L'identification des idées et technologies nouvelles à valoriser pose enfin la question, cruciale à nos yeux, des mécanismes qui seront éventuellement retenus pour assurer l'évaluation des résultats de recherche susceptibles d'offrir le meilleur potentiel de transfert et d'innovation. La définition de ces mécanismes se situe au coeur même de la problématique de la valorisation industrielle de la recherche. Dans cette perspective, les universités réaffirment la nécessité de préciser la façon d'harmoniser les actions et ressources de l'agence avec celles des organismes qui poursuivent des objectifs complémentaires et d'inclure dans le projet de loi un nouvel article à cette fin qui pourrait se situer entre les articles 17 et 18. Un tel article devrait inciter l'agence à s'appuyer sur les organismes existants, tant du secteur public que du secteur privé, afin d'éviter tout risque de monopole et de récupération.

En marge de l'alinéa 2 de l'article 17, nous ne saurions trop insister sur le fait que la production de nouvelles technologies est une activité coûteuse qui requiert un investissement massif de ressources. S'il entend réaliser des projets de valorisation de la recherche comme il est souhaitable, le gouvernement devra donc y consentir des efforts importants. À ce sujet, cependant, il est essentiel de souligner que ces efforts ne doivent pas compromettre le développement des activités de recherche elles-mêmes sans lesquelles la valorisation en question ne serait qu'un vain mot. C'est pourquoi les universités demandent instamment que les mesures financières destinées à promouvoir l'innovation technologique s'ajoutent aux ressources déjà allouées à la recherche universitaire et permettent l'exploitation des idées les plus prometteuses au plan de la valorisation industrielle.

Pour ce qui est des fonctions de sollicitation que l'article 18 reconnaît à l'agence, les universités s'y opposent fermement. Elles ont déjà d'ailleurs pris position là-dessus à l'occasion des débats sur le projet de loi 19 qui attribuait à la Fondation pour le développement de la science et de la technologie des fonctions analogues, subséquemment révoquées.
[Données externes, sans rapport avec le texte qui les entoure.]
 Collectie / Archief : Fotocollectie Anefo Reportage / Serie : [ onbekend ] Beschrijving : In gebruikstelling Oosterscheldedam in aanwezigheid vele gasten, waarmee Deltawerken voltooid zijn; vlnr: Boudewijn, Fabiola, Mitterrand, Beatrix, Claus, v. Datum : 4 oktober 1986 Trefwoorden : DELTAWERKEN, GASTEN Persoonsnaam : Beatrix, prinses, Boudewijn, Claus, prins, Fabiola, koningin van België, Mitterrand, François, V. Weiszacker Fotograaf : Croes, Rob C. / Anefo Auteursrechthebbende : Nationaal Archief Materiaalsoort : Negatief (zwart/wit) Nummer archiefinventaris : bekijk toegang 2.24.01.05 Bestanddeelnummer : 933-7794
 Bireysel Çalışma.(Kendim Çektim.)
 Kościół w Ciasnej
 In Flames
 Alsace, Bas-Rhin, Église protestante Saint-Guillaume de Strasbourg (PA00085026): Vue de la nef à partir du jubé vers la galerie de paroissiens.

Nous nous permettons donc de réitérer qu'une telle attribution "entrerait de façon indue en compétition avec les universités qui ont, dans le passé, pris des mesures pour solliciter des ressources financières auprès des milieux d'affaires et des milieux industriels ainsi que des citoyens et qui entendent accentuer ces efforts à l'avenir".

Enfin, les universités ne voient pas la nécessité de soumettre à l'approbation du gouvernement le règlement qu'adoptera l'agence pour sa régie interne ainsi que le

stipule l'article 25. Elles sont cependant d'avis qu'une telle approbation s'impose dans le cas du règlement relatif aux modes d'administration et de disposition des montants reçus par l'agence, tel qu'énoncé à l'alinéa 2 du même article.
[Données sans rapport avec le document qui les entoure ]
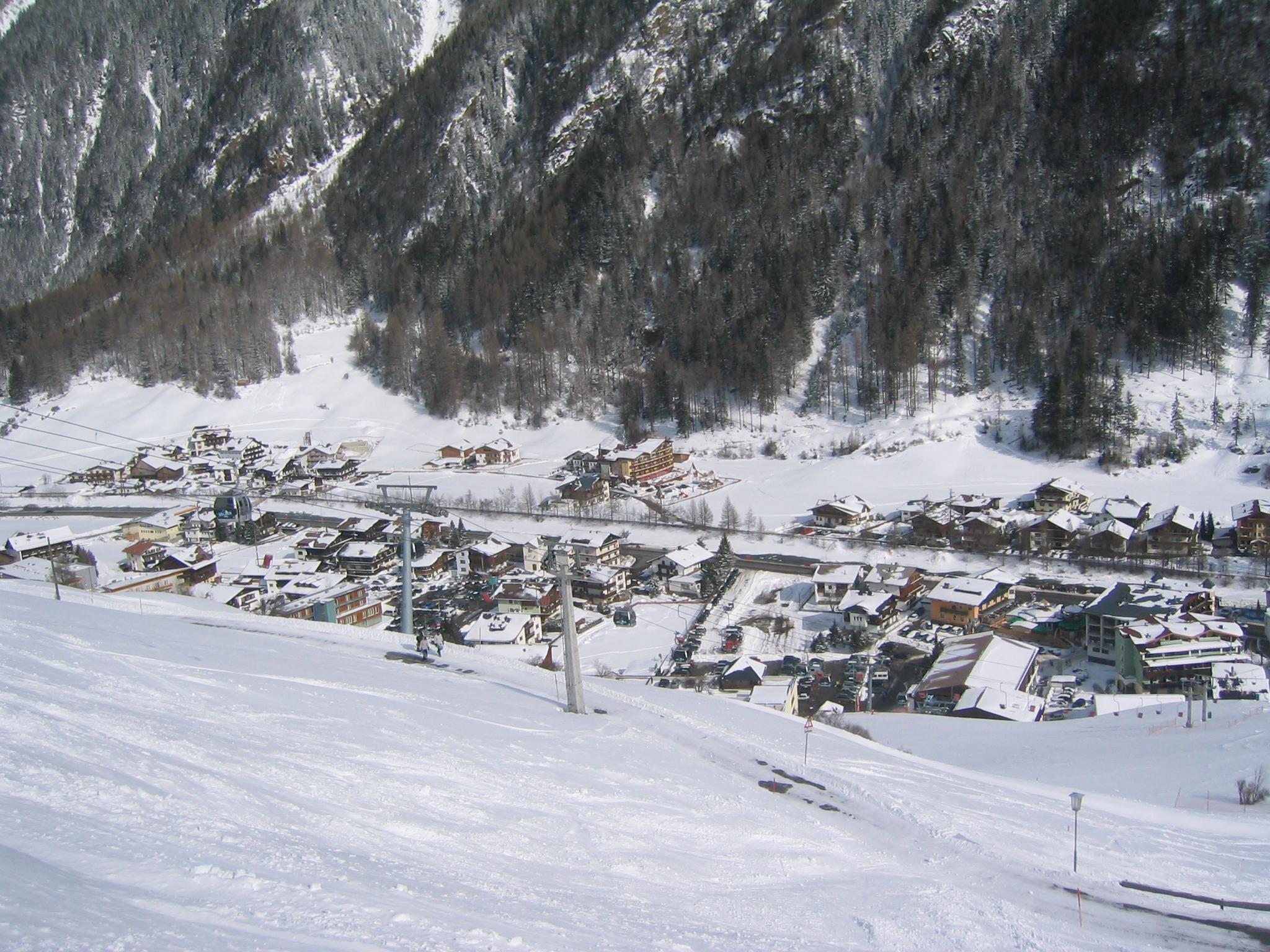 Maart 2006
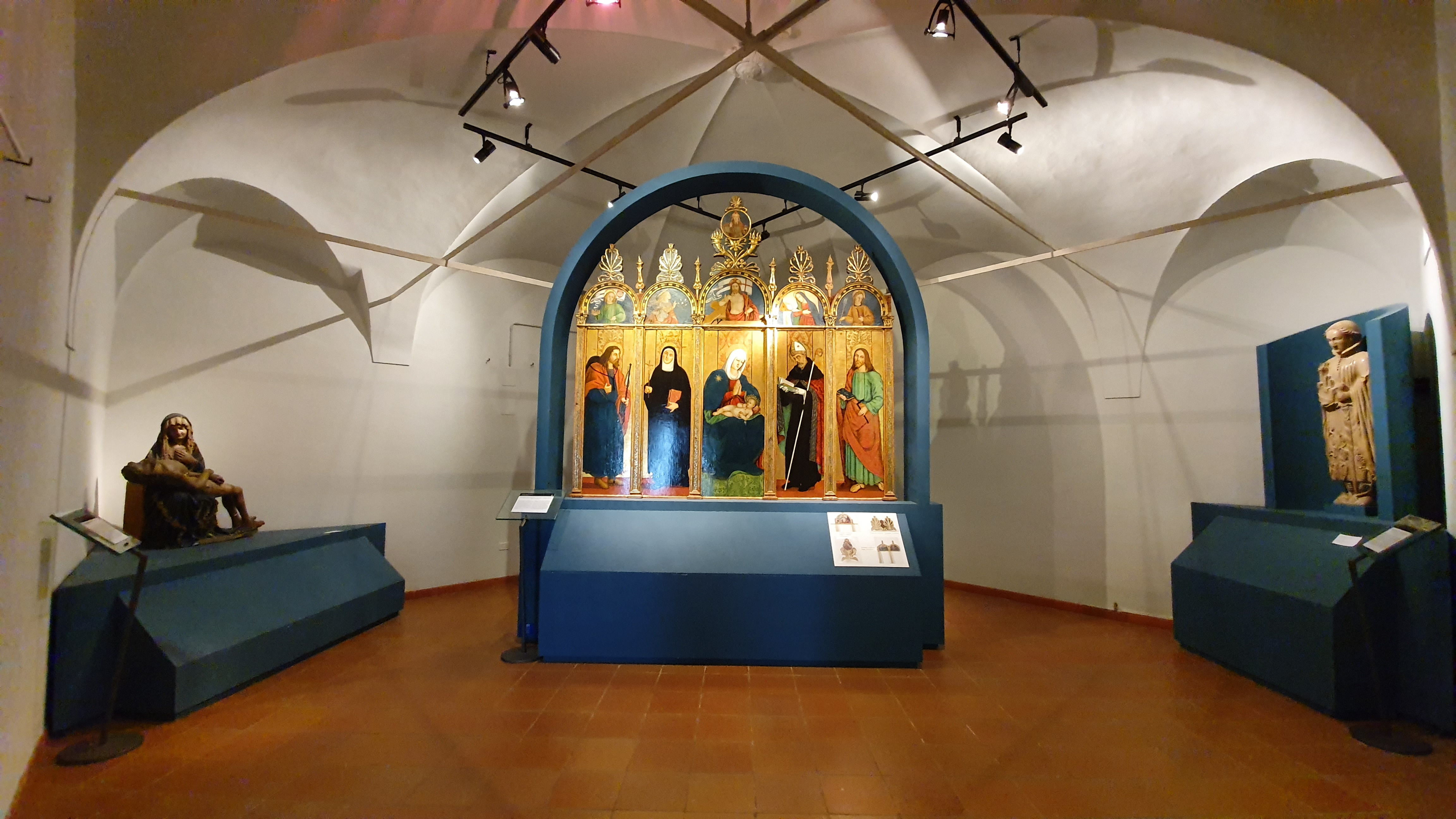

En conclusion, nous tenons à souligner que, pour atteindre les objectifs visés par la loi, il importe d'assurer la variété et la complémentarité des mécanismes de valorisation industrielle de la recherche. Il apparaît donc opportun de préciser, dans le projet de loi 37, le rôle de l'agence à l'égard des autres intervenants dans le développement technologique.

Ce sont là les réflexions et commentaires que la Conférence des recteurs, dans un esprit positif de collaboration, désirait soumettre à l'attention des membres de la commission élue permanente au sujet du projet de loi sur l'Agence québécoise de valorisation industrielle de la recherche.

Le Président (M. Brouillet): Merci. Je vais laisser la parole maintenant à M. le ministre.

M. Paquette: Merci, M. le Président. J'aimerais remercier le président de la Conférence des recteurs et des principaux des universités du Québec qui nous fait des suggestions fort intéressantes pour améliorer ce projet de loi.

À la première page de votre mémoire, vous affirmez: "II faut bien constater que les mécanismes qui existent sont insuffisants et que nous ne disposons pas, en dehors d'initiatives locales d'ailleurs fructueuses, de moyens suffisants pour exploiter pleinement les connaissances nouvelles et mener les résultats de recherches jusqu'à l'étape du prototype préindustriel." J'aimerais que vous explicitiez un peu cette affirmation. Quels sont ces moyens insuffisants, qui manquent? De quelle nature sont-ils exactement?

M. Hamel: En fait, je pense que l'affirmation découle d'abord d'une observation en ce qui concerne les résultats de l'innovation industrielle. On doit constater qu'au Québec, l'état d'une évaluation du développement dans le domaine de l'industrie n'est pas aussi avancé qu'il serait souhaitable. Sans porter un jugement sur les organismes existants ou sans identifier les moyens additionnels auxquels il faudrait avoir recours - et, à notre avis, l'agence en est probablement un - on doit constater qu'il y a un besoin de faire plus que ce que l'on a fait jusqu'à maintenant. C'est dans ce sens que l'affirmation est posée.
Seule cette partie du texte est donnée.